Litauen war in 11 Wahlkreise unterteilt, von denen 5 zu dieser Zeit nicht von Litauern kontrolliert wurden. Die Gesamtzahl der vorgesehenen Mandate betrug 229, aber die von Polen kontrollierte Region Vilnius und die von Frankreich kontrollierte Region Klaipėda waren von den Wahlen ausgeschlossen. Die von Litauen kontrollierten Wahlkreise konnten 112 Abgeordnete wählen, einen pro Einwohner 15.000. Wahlberechtigt war jeder Bürger ab 21 Jahren; die Altersgrenze für das Wahlalter für das Militär lag bei 17 Jahren. Der Absatz in der vorläufigen Verfassung, der besagte, dass die verfassungsgebende Versammlung in Vilnius zusammentreten würde, wurde geändert. Rechte und Pflichten der Parteien sowie Geldbußen und Strafen für Wahlbehinderung, Hetze durch Staatsbeamte während der Arbeitszeit, Vernichtung von Anzeigen und Wahllisten, Ausübung von Nötigung oder Bestechung gegenüber Wählern, Hetze aus Ort und Zeit.

Vertreter

Die Wahlen fanden vom 14. bis 15. April 1920 statt. Die Wahlbeteiligung erreichte etwa 90 %. Die Wähler, sowohl Männer als auch Frauen, wählten 112 Vertreter. Die Mehrheit der Stimmen wurde zugunsten der Litauischen Christlich-Demokratischen Partei abgegeben , was ihr eine parlamentarische Vertretung von 59 Sitzen sicherte. Der Block der Litauischen Sozialistischen Demokratischen Volkspartei und des Litauischen Bauernbundes belegte mit 28 Mandaten den zweiten Platz. Die Sozialdemokraten gewannen 13 Sitze, während ethnische Minderheiten 10 Mandate erhielten (6 gingen an Juden, 3 an Polen, 1 an einen Deutschen). Es gab zwei überparteiliche Vertreter. Später würde sich die parlamentarische Struktur verschieben. Im Rotationsprinzip würden einige Vertreter zurücktreten, um durch neue ersetzt zu werden. Damit hatten bis zum Ende der Wahlperiode 150 Personen einen Sitz im Parlament inne. Die meisten Abgeordneten waren sehr jung: 26 von ihnen waren 30 Jahre oder jünger, und nur zwei 12 Abgeordnete waren 50 Jahre oder älter. Von ihnen waren 4 Mitglieder der jüdischen Fraktion. Die Mehrheit der Abgeordneten (37 von 150) verfügte über einen Hochschulabschluss, gefolgt von der Gruppe der Autodidakten (26 von 150). Sieben Vertreter waren Absolventen einer spirituellen Akademie oder einer Gottheitsschule. Das Parlament hatte 8 weibliche Abgeordnete. Als Seniorchef leitete der Abgeordnete Gabrielė Petkevičaitė–Bitė die feierliche Eröffnungssitzung, wobei Ona Muraškaitė–Račiukaitienė als jüngstes Mitglied des Parlaments als Sekretärin fungierte. Für die Frauen war das damals ein großer Erfolg.
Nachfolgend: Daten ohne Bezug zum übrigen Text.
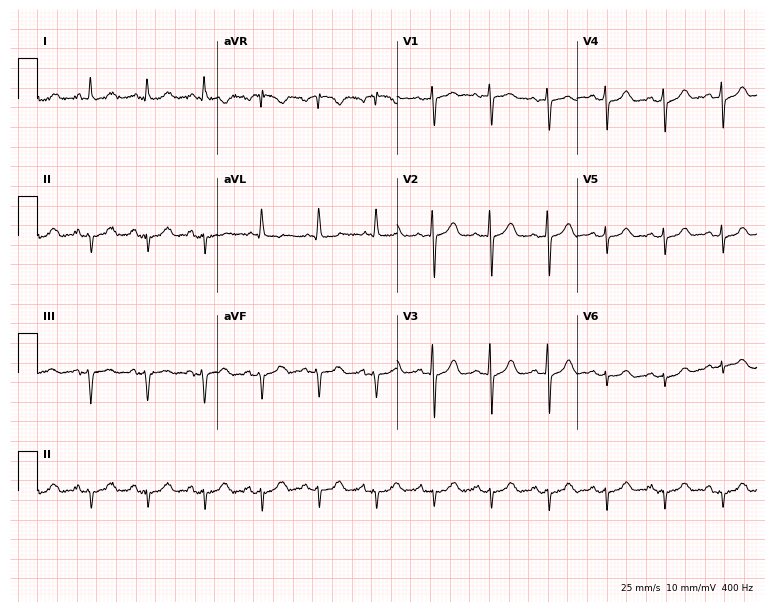
Resting 12-lead electrocardiogram. Patient: a female, 72 years old. The tracing shows sinus tachycardia (a sinus rate of 100 beats per minute or more).

Der Palast der verfassunggebenden Versammlung , heute das Gymnasium der Universität von Kaunas Maironis

Im Handel waren die meisten Parlamentsabgeordneten Landwirte (21). Es folgten Lehrer (18), Beamte, Mitarbeiter und Kommunalarbeiter (18), Handwerker und Arbeiter (17), Rechtsanwälte (13), Priester und Rabbiner (12), Militärs (13).

Errungenschaften

Das erste Treffen fand am 15. Mai 1920 in Kaunas , der provisorischen Hauptstadt, statt . Zum Vorsitzenden und De-facto- Präsidenten wurde Aleksandras Stulginskis gewählt . Bereits am 10. Juni 1920 verabschiedete sie den dritten und letzten Verfassungsentwurf.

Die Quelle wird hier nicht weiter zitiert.